[Stored entries]
________________
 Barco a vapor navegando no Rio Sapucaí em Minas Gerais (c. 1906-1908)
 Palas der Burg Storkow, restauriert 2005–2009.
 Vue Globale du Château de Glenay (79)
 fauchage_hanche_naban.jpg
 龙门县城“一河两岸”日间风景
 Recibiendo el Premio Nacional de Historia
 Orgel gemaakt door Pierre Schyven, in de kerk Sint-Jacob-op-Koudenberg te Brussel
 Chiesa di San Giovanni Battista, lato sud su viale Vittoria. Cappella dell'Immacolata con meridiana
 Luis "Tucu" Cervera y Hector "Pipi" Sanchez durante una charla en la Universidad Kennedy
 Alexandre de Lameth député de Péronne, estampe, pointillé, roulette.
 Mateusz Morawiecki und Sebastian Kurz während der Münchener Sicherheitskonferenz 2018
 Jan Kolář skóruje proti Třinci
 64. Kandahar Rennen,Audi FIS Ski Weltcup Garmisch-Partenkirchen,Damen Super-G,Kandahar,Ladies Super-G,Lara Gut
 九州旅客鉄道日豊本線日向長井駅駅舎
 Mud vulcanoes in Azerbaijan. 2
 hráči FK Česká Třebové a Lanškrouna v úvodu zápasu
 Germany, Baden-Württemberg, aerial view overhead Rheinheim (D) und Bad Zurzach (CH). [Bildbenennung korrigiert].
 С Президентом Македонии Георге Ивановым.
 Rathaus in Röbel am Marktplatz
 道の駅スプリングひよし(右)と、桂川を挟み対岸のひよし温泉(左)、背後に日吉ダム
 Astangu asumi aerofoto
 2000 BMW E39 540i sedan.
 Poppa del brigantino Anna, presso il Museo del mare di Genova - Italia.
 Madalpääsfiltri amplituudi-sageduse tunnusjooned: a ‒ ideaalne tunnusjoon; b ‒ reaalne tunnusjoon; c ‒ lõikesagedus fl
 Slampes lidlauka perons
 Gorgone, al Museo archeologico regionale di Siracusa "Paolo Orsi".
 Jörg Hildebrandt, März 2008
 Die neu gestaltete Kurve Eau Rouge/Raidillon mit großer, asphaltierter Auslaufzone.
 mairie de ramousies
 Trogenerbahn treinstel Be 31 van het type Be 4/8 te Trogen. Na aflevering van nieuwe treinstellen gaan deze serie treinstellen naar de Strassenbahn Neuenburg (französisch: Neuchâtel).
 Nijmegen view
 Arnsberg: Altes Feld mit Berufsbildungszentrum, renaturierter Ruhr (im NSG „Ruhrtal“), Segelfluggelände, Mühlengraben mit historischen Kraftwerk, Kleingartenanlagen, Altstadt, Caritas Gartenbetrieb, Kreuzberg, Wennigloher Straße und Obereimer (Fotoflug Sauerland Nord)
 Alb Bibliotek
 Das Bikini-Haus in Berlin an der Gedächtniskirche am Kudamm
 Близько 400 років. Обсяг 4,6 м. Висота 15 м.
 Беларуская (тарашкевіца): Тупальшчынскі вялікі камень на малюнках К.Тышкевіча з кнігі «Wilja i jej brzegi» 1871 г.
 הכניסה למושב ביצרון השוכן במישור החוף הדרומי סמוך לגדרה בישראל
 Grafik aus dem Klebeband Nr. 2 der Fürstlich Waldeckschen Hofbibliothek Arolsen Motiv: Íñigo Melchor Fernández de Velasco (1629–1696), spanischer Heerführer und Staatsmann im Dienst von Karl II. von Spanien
________________
◆ **Task statement**: Nothing should be missing: every line above must be reproduced exactly.

◆ **Solution to this task**:
 Barco a vapor navegando no Rio Sapucaí em Minas Gerais (c. 1906-1908)
 Palas der Burg Storkow, restauriert 2005–2009.
 Vue Globale du Château de Glenay (79)
 fauchage_hanche_naban.jpg
 龙门县城“一河两岸”日间风景
 Recibiendo el Premio Nacional de Historia
 Orgel gemaakt door Pierre Schyven, in de kerk Sint-Jacob-op-Koudenberg te Brussel
 Chiesa di San Giovanni Battista, lato sud su viale Vittoria. Cappella dell'Immacolata con meridiana
 Luis "Tucu" Cervera y Hector "Pipi" Sanchez durante una charla en la Universidad Kennedy
 Alexandre de Lameth député de Péronne, estampe, pointillé, roulette.
 Mateusz Morawiecki und Sebastian Kurz während der Münchener Sicherheitskonferenz 2018
 Jan Kolář skóruje proti Třinci
 64. Kandahar Rennen,Audi FIS Ski Weltcup Garmisch-Partenkirchen,Damen Super-G,Kandahar,Ladies Super-G,Lara Gut
 九州旅客鉄道日豊本線日向長井駅駅舎
 Mud vulcanoes in Azerbaijan. 2
 hráči FK Česká Třebové a Lanškrouna v úvodu zápasu
 Germany, Baden-Württemberg, aerial view overhead Rheinheim (D) und Bad Zurzach (CH). [Bildbenennung korrigiert].
 С Президентом Македонии Георге Ивановым.
 Rathaus in Röbel am Marktplatz
 道の駅スプリングひよし(右)と、桂川を挟み対岸のひよし温泉(左)、背後に日吉ダム
 Astangu asumi aerofoto
 2000 BMW E39 540i sedan.
 Poppa del brigantino Anna, presso il Museo del mare di Genova - Italia.
 Madalpääsfiltri amplituudi-sageduse tunnusjooned: a ‒ ideaalne tunnusjoon; b ‒ reaalne tunnusjoon; c ‒ lõikesagedus fl
 Slampes lidlauka perons
 Gorgone, al Museo archeologico regionale di Siracusa "Paolo Orsi".
 Jörg Hildebrandt, März 2008
 Die neu gestaltete Kurve Eau Rouge/Raidillon mit großer, asphaltierter Auslaufzone.
 mairie de ramousies
 Trogenerbahn treinstel Be 31 van het type Be 4/8 te Trogen. Na aflevering van nieuwe treinstellen gaan deze serie treinstellen naar de Strassenbahn Neuenburg (französisch: Neuchâtel).
 Nijmegen view
 Arnsberg: Altes Feld mit Berufsbildungszentrum, renaturierter Ruhr (im NSG „Ruhrtal“), Segelfluggelände, Mühlengraben mit historischen Kraftwerk, Kleingartenanlagen, Altstadt, Caritas Gartenbetrieb, Kreuzberg, Wennigloher Straße und Obereimer (Fotoflug Sauerland Nord)
 Alb Bibliotek
 Das Bikini-Haus in Berlin an der Gedächtniskirche am Kudamm
 Близько 400 років. Обсяг 4,6 м. Висота 15 м.
 Беларуская (тарашкевіца): Тупальшчынскі вялікі камень на малюнках К.Тышкевіча з кнігі «Wilja i jej brzegi» 1871 г.
 הכניסה למושב ביצרון השוכן במישור החוף הדרומי סמוך לגדרה בישראל
 Grafik aus dem Klebeband Nr. 2 der Fürstlich Waldeckschen Hofbibliothek Arolsen Motiv: Íñigo Melchor Fernández de Velasco (1629–1696), spanischer Heerführer und Staatsmann im Dienst von Karl II. von Spanien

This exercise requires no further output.